■ **INSTRUCTIONS FOR THE TASK**:
Leave out the pictures and repeat the entries below verbatim.

----- SOURCE INFORMATION

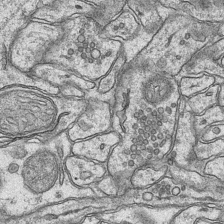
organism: Mouse
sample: CA1 Hippocampus
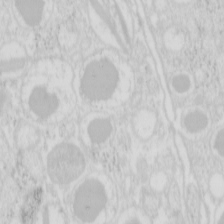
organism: Mouse
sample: Pancreas
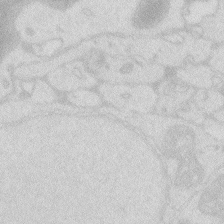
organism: Zebrafish
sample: Macrophage
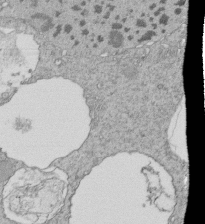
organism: Tetrahymena
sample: Cilia in tetrahymena
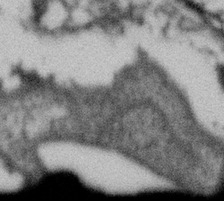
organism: Gemmata obscuriglobus
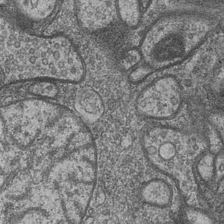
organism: Drosophila
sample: Optic medulla
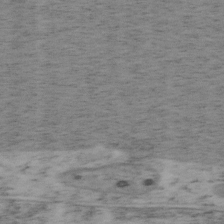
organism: Mouse
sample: OT-I killer T cells with ID8 ovarian cancer cells
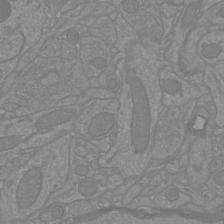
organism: Mouse
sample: Cortical neurons
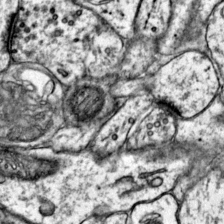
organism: Mouse
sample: Primary visual cortex
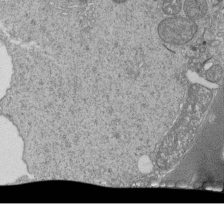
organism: Tetrahymena
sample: Cilia in tetrahymena
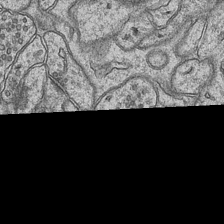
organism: Mouse
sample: CA1 Hippocampus
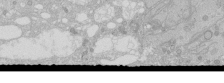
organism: Human
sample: Caco-2 cells
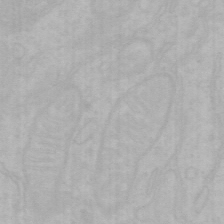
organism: Mouse
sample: Choroid plexus
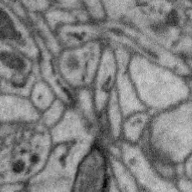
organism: Zebra finch
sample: Brain
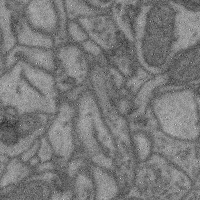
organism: Mouse
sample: Cerebral cortex
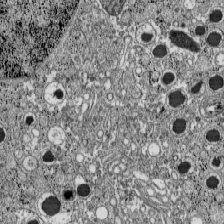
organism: C57BL Mouse
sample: Pancreatic islet
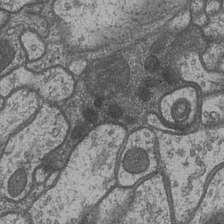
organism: Drosophila
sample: Optic medulla
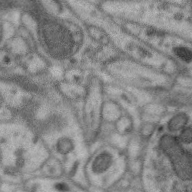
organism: Zebra finch
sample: Brain
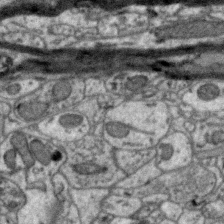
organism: Zebra finch
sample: Brain
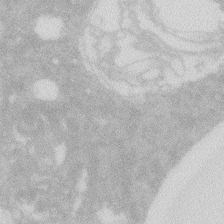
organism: Zebrafish
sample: Macrophage
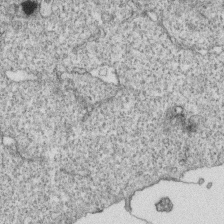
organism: Human
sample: HeLa cell HIV synapse
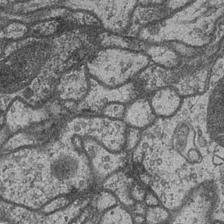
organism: Drosophila
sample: Optic medulla
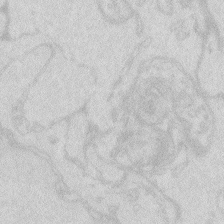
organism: Zebrafish
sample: Macrophage
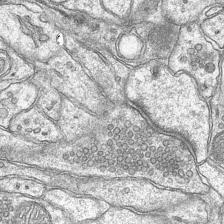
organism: Mouse
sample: CA1 Hippocampus
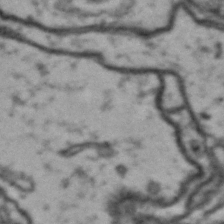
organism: Drosophila
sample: Brain
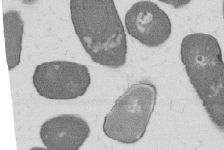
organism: B. subtilis
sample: Bacterial spore
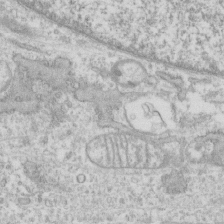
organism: Human
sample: CRL-1474
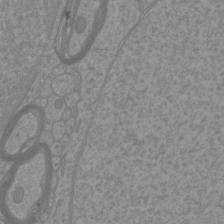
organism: Mouse
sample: Cortical neurons
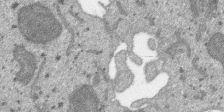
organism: Human
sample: Lung epithelial cells infected with SARS-CoV-2
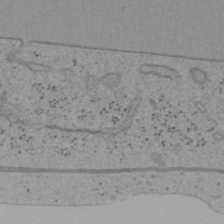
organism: Human
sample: HeLa cells
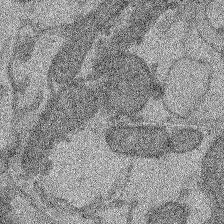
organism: Human
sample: HeLa cells
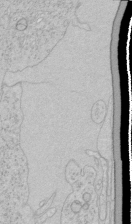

----------

■ **RESULT BELOW**:
organism: Mouse
sample: CA1 Hippocampus
organism: Mouse
sample: Pancreas
organism: Zebrafish
sample: Macrophage
organism: Tetrahymena
sample: Cilia in tetrahymena
organism: Gemmata obscuriglobus
organism: Drosophila
sample: Optic medulla
organism: Mouse
sample: OT-I killer T cells with ID8 ovarian cancer cells
organism: Mouse
sample: Cortical neurons
organism: Mouse
sample: Primary visual cortex
organism: Tetrahymena
sample: Cilia in tetrahymena
organism: Mouse
sample: CA1 Hippocampus
organism: Human
sample: Caco-2 cells
organism: Mouse
sample: Choroid plexus
organism: Zebra finch
sample: Brain
organism: Mouse
sample: Cerebral cortex
organism: C57BL Mouse
sample: Pancreatic islet
organism: Drosophila
sample: Optic medulla
organism: Zebra finch
sample: Brain
organism: Zebra finch
sample: Brain
organism: Zebrafish
sample: Macrophage
organism: Human
sample: HeLa cell HIV synapse
organism: Drosophila
sample: Optic medulla
organism: Zebrafish
sample: Macrophage
organism: Mouse
sample: CA1 Hippocampus
organism: Drosophila
sample: Brain
organism: B. subtilis
sample: Bacterial spore
organism: Human
sample: CRL-1474
organism: Mouse
sample: Cortical neurons
organism: Human
sample: Lung epithelial cells infected with SARS-CoV-2
organism: Human
sample: HeLa cells
organism: Human
sample: HeLa cells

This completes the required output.